Popov Serguei G, Villasmil Rafael, Bernardi Jessica, Grene Edith, Cardwell Jennifer, Wu Aiguo, Alibek Darya, Bailey Charles, Alibek Ken
Hadron Advanced Biosystems, Inc., 10900 University Boulevard, MSN 1A8, Manassas, VA 20110, USA.
Biochem Biophys Res Commun. 2002 Apr 26;293(1):349-55. doi: 10.1016/S0006-291X(02)00227-9.

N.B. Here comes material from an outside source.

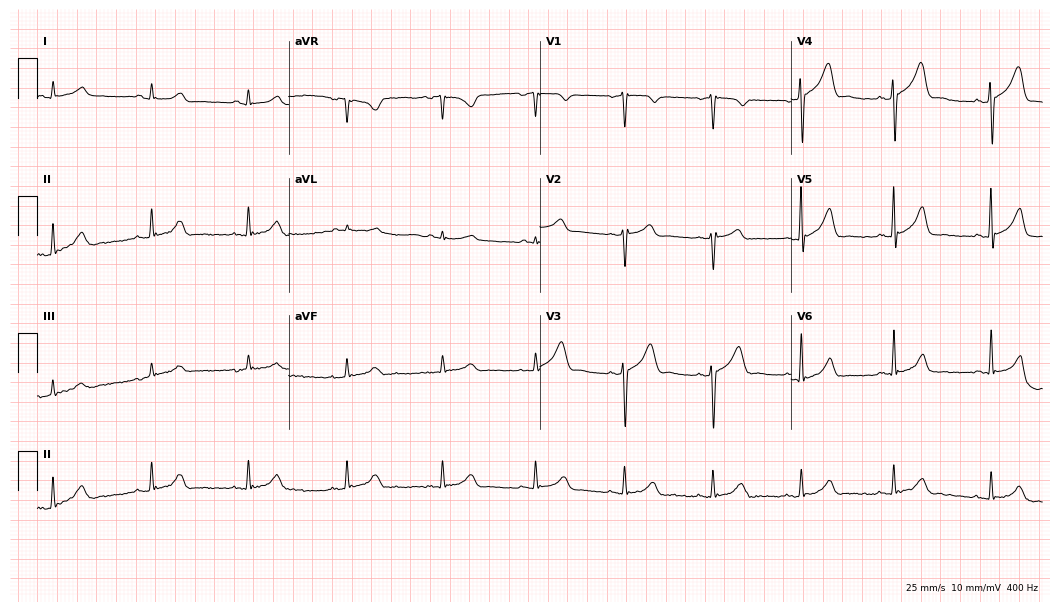
Standard 12-lead ECG recorded from a man, 49 years old (10.2-second recording at 400 Hz). Read as a normal ECG.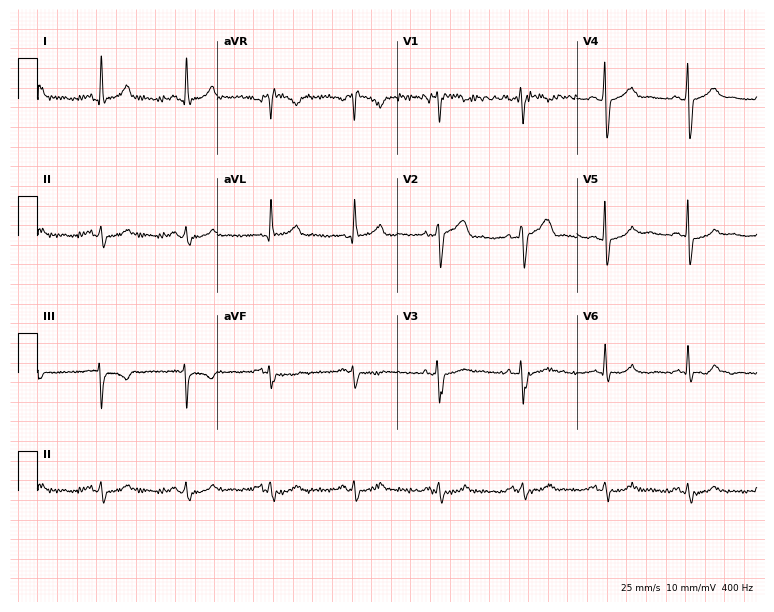
12-lead ECG from a male patient, 47 years old. Screened for six findings — first-degree AV block, right bundle branch block, left bundle branch block, sinus bradycardia, atrial fibrillation, sinus tachycardia — none is recorded.

Lethal toxin is a major anthrax virulence factor, causing the rapid death of experimental animals. Lethal toxin can enter most cell types, but only certain macrophages and cell lines are susceptible to toxin-mediated cytolysis. We have shown that in murine RAW 264.7 cells, sublytic amounts of lethal toxin trigger intracellular signaling events typical for apoptosis, including changes in membrane permeability, loss of mitochondrial membrane potential, and DNA fragmentation. The cells were protected from the toxin by specific inhibitors of caspase-1, -2, -3, -4, -6, and -8. Phagocytic activity of macrophages was inhibited by sublytic concentrations of lethal toxin. Infection of cells with anthrax (Sterne) spores impaired their bactericidal capacity, which could be reversed by a lethal toxin inhibitor, bestatin. We suggest that apoptosis rather than direct lysis is biologically relevant to lethal toxin intracellular activity.
致死毒素是炭疽的一种主要毒力因子,可导致实验动物迅速死亡。致死毒素能够进入大多数细胞类型,但只有某些巨噬细胞和细胞系对毒素介导的细胞溶解敏感。我们已经证明,在小鼠RAW 264.7细胞中,亚裂解量的致死毒素会引发典型的凋亡细胞内信号事件,包括膜通透性改变、线粒体膜电位丧失和DNA片段化。半胱天冬酶-1、-2、-3、-4、-6和-8的特异性抑制剂可保护细胞免受毒素侵害。亚裂解浓度的致死毒素会抑制巨噬细胞的吞噬活性。用炭疽(斯特恩)芽孢感染细胞会损害其杀菌能力,而致死毒素抑制剂贝司他汀可逆转这种情况。我们认为,凋亡而非直接裂解与致死毒素的细胞内活性在生物学上相关。